The hydrometallurgical zinc slag pickle liquor used in the examples is only an example, in order to enable a person skilled in the art to better understand the invention, and the invention is not limited in any way.

And (3) electrochemical performance testing: the ferric oxide/zinc ferrite composite material prepared in the embodiment is used as an active material, conductive carbon black (Super P) is used as a conductive agent, polyvinylidene fluoride (PVDF) is used as a binder, the mixture is uniformly mixed and ground according to the mass ratio of 6:3:1, a proper amount of N-methyl-2-pyrrolidone (NMP) is added, the mixture is uniformly mixed into slurry and then is uniformly coated on a copper foil, the copper foil is dried in vacuum at the temperature of 80 ℃ for 12 hours, and the electrode plate is obtained after blanking. A ferric oxide/zinc ferrite composite material electrode plate is used as a working electrode, a metal lithium plate is used as a counter electrode, a polypropylene porous membrane (Celgard 2400) is used as a diaphragm, 1mol/L of a mixed solution (v (EC): v (DMC): v (DEC): 1:1:1) of Ethylene Carbonate (EC), dimethyl carbonate (DMC) and diethyl carbonate (DEC) of LiPF6 is used as an electrolyte, and the CR2032 button cell is assembled in a glove box filled with argon. The constant-current charge and discharge performance of the battery is tested by adopting a BTS-5V/10mA type charge and discharge tester of Shenzhen Xinwei corporation, the charge and discharge voltage range is 0.01-3.0V, and the current density of the cycle performance test is 500 mA/g. The current densities of the multiplying power performance test are respectively 0.5A/g, 1A/g, 2A/g, 3A/g, 4A/g and 5A/g.

FIG. 1 shows XRD patterns of the materials prepared in examples 1 to 3. As can be seen from the figure, the material prepared by the invention is ferric oxide/zinc ferrite composite electrode material.

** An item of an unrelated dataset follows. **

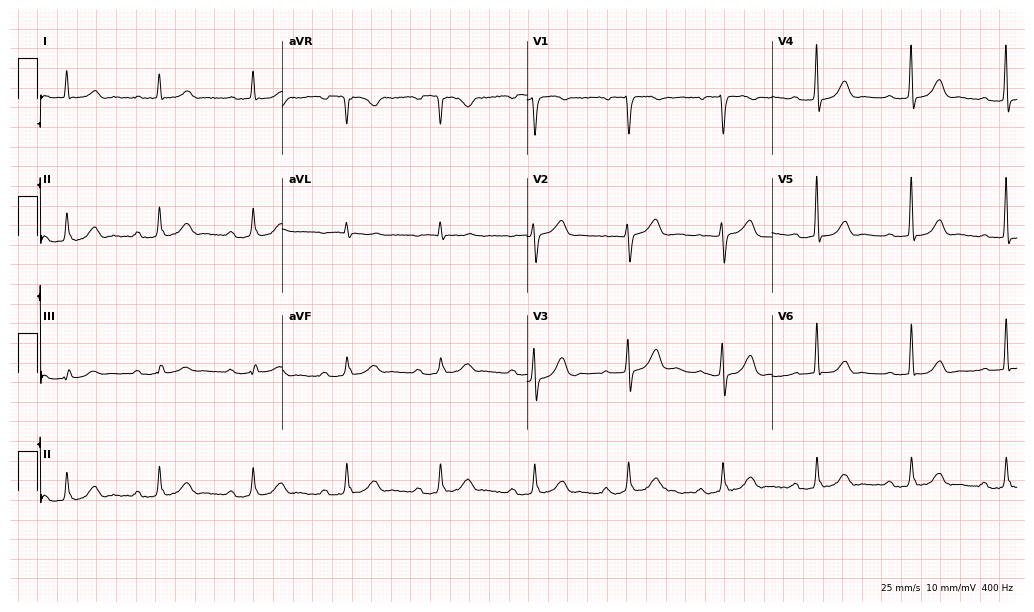
Electrocardiogram, a 75-year-old man. Of the six screened findings (first-degree AV block, right bundle branch block (RBBB), left bundle branch block (LBBB), sinus bradycardia, atrial fibrillation (AF), sinus tachycardia), none is recorded.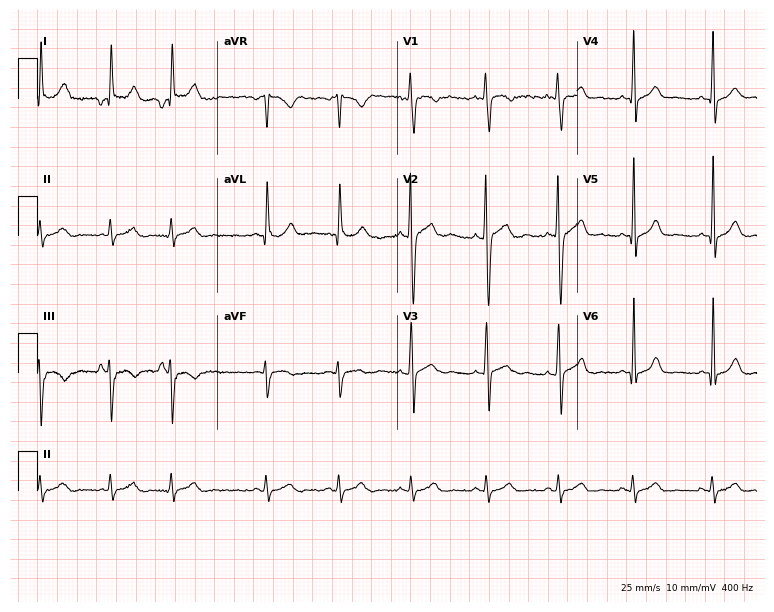
Standard 12-lead ECG recorded from a 20-year-old man. None of these six findings is recorded: first-degree AV block, right bundle branch block, left bundle branch block, sinus bradycardia, atrial fibrillation, sinus tachycardia. Only these six findings were labelled.

FIG. 2 shows the cycle performance curve of the iron sesquioxide/zinc ferrite composite electrode material prepared in examples 1-3 at a current density of 500 mA/g. As can be seen from the figure, the electrode materials prepared in examples 1-3 have better cycling stability, but the comparison of 3 examples shows that example 3 has relatively better cycling performance.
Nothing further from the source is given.